_Exercise prompt_
Output nothing except the lines from the one containing "Eglise Nuestra Señora" through the final line of the data, both included, typed exactly, minus the pictures.

_Dataset excerpt_
- Opening Delimiter -

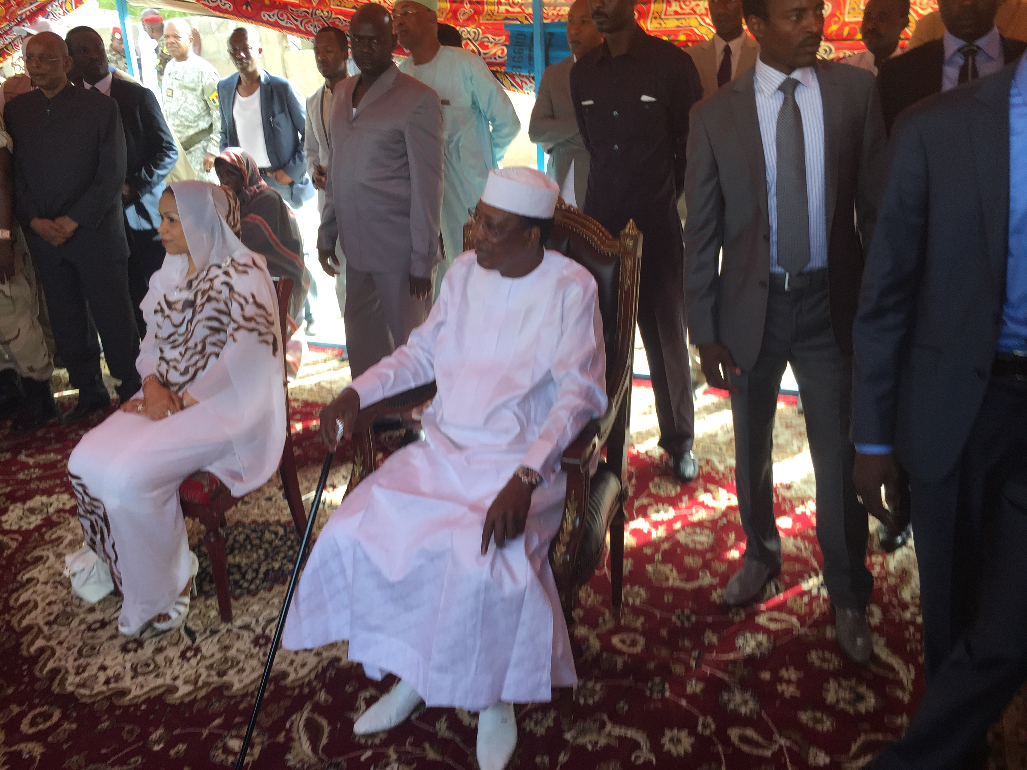 Le président sortant, Idriss Deby, Itno et son épouse sont assis dans leur centre de vote, en attendant d’accomplir leur devoir de citoyens, N’Djamena, Tchad, 10 avril 2016
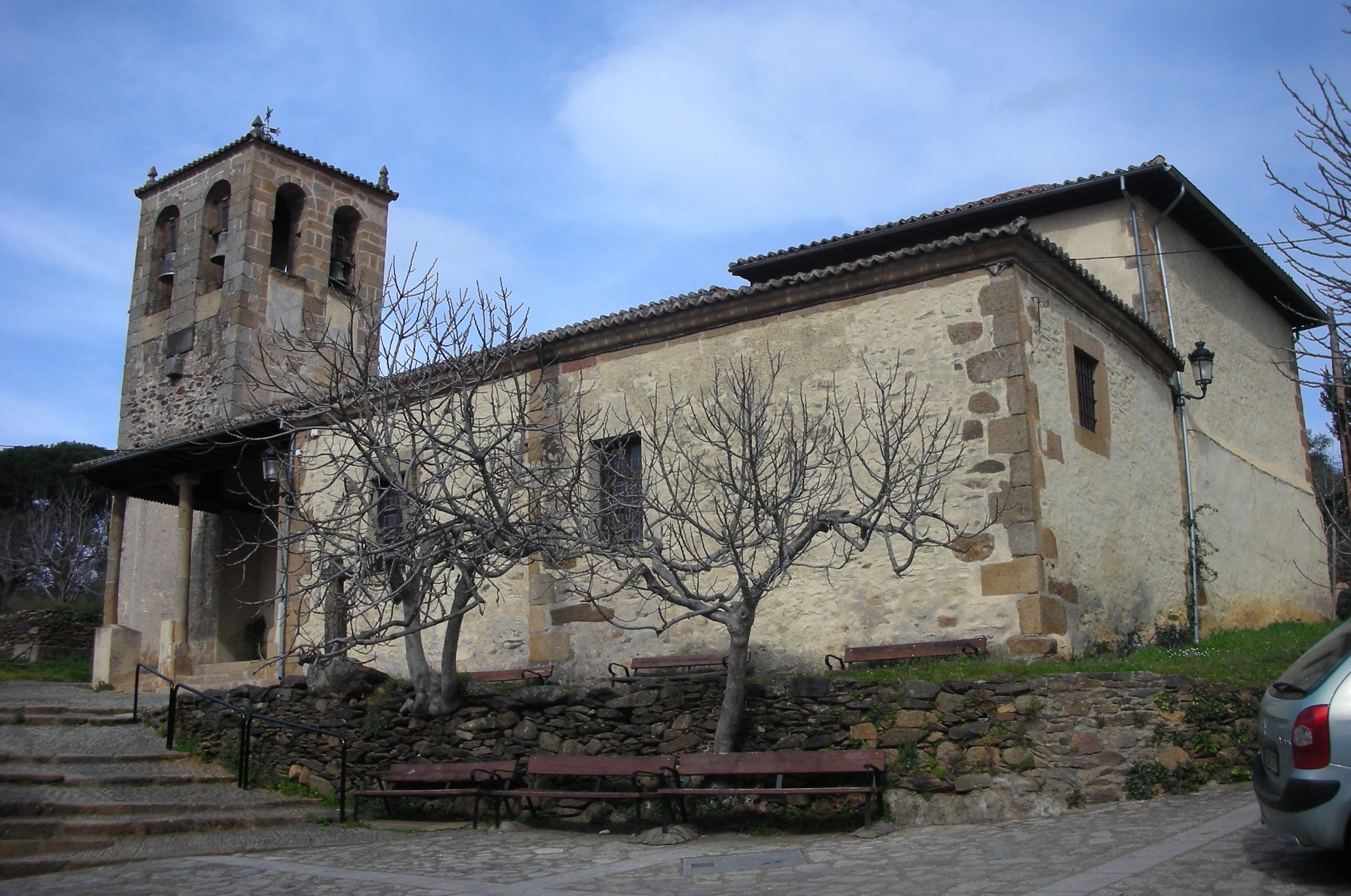 Eglise Nuestra Señora de la Asunción de la Commune de Sotoserrano en Espagne
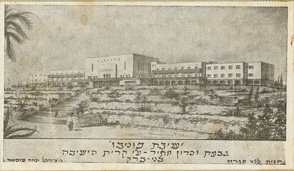 החזית המזרחית של בנין ישיבת פוניבז' במעלה גבעת הישיבה

- Closing Delimiter -

_Output_
 Eglise Nuestra Señora de la Asunción de la Commune de Sotoserrano en Espagne
 החזית המזרחית של בנין ישיבת פוניבז' במעלה גבעת הישיבה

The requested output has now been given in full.